▶ Data provided

══════════════════════════════

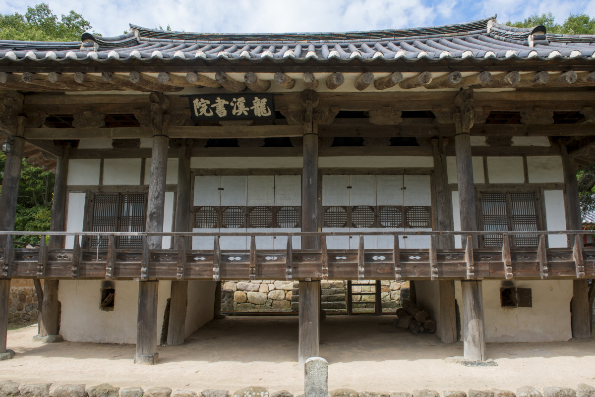 경상북도 유형문화재 제55호 용계서원 (龍溪書院)
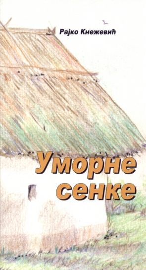 Umorne senke; autor Rajko Knežević, urednik Jovan Nedić, Beli Manastir, Vijeće srpske nacionalne manjine u Gradu Belom Manastiru, 2007; ISBN 978-953-95969-1-8
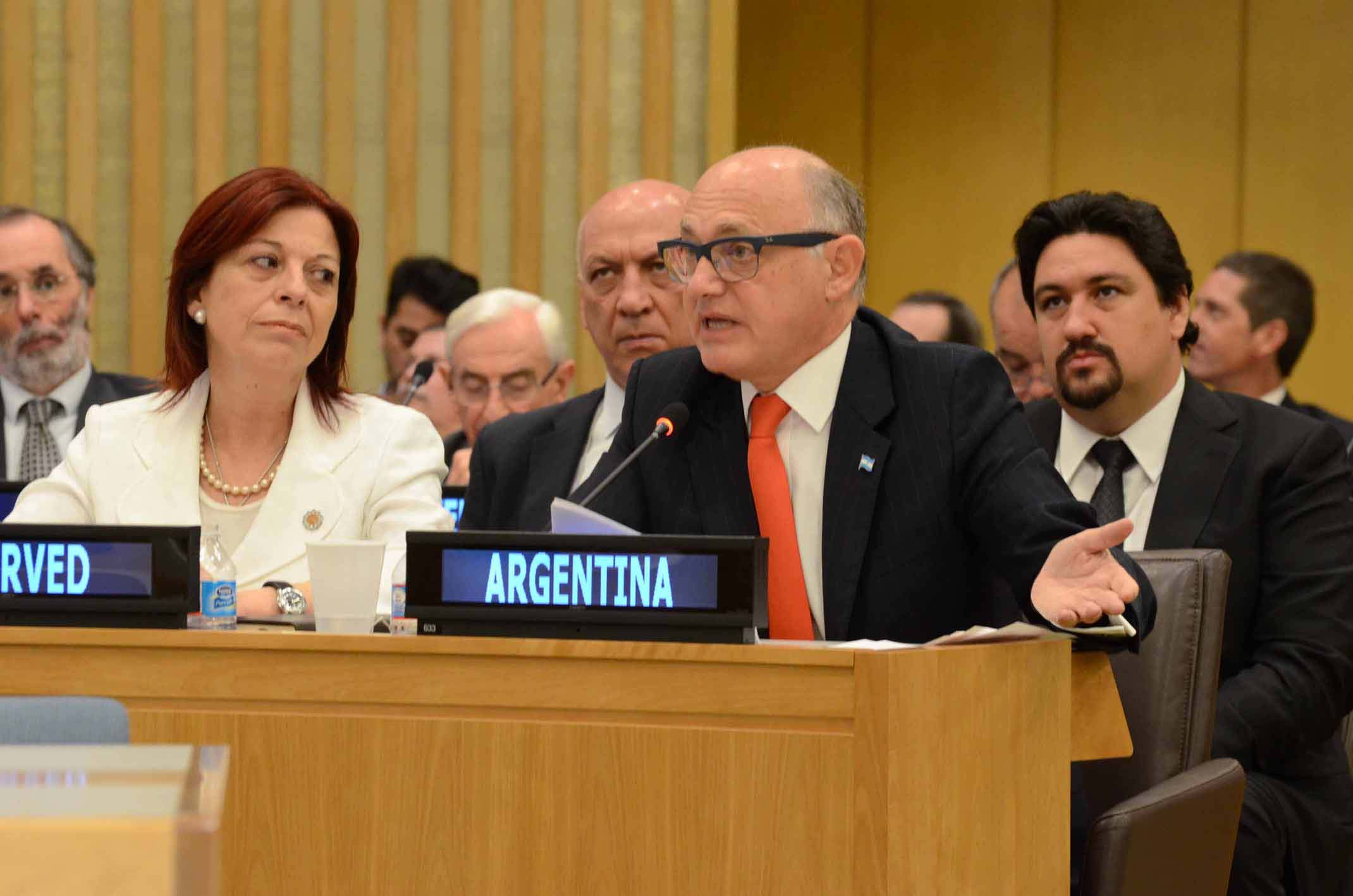 Nueva York. El Canciller Héctor Timerman expuso hoy en el Comité de Descolonización de la ONU la posición argentina que ratifica la plena disposición de nuestro país para encontrar una solución pacífica a la disputa de soberanía en la Cuestión Malvinas. A la izq. del Canciller la representante argentina ante la ONU, María Cristina Perceval.
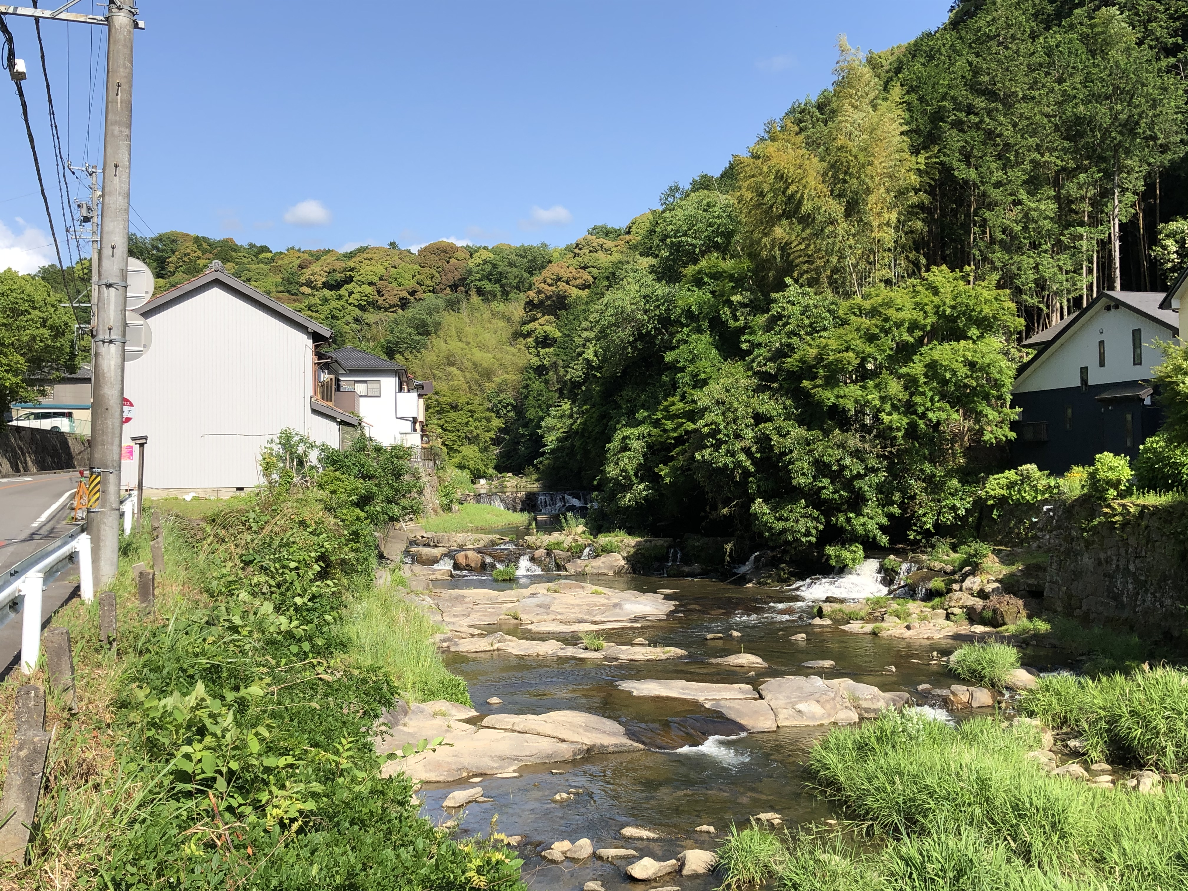 青木川（岡崎市滝町）

══════════════════════════════

▶ Activity
Your answer should contain only the lines from the beginning of the listing above through the line with "Umorne senke; autor", copied exactly and without the pictures.

▶ Solved problem
 경상북도 유형문화재 제55호 용계서원 (龍溪書院)
 Umorne senke; autor Rajko Knežević, urednik Jovan Nedić, Beli Manastir, Vijeće srpske nacionalne manjine u Gradu Belom Manastiru, 2007; ISBN 978-953-95969-1-8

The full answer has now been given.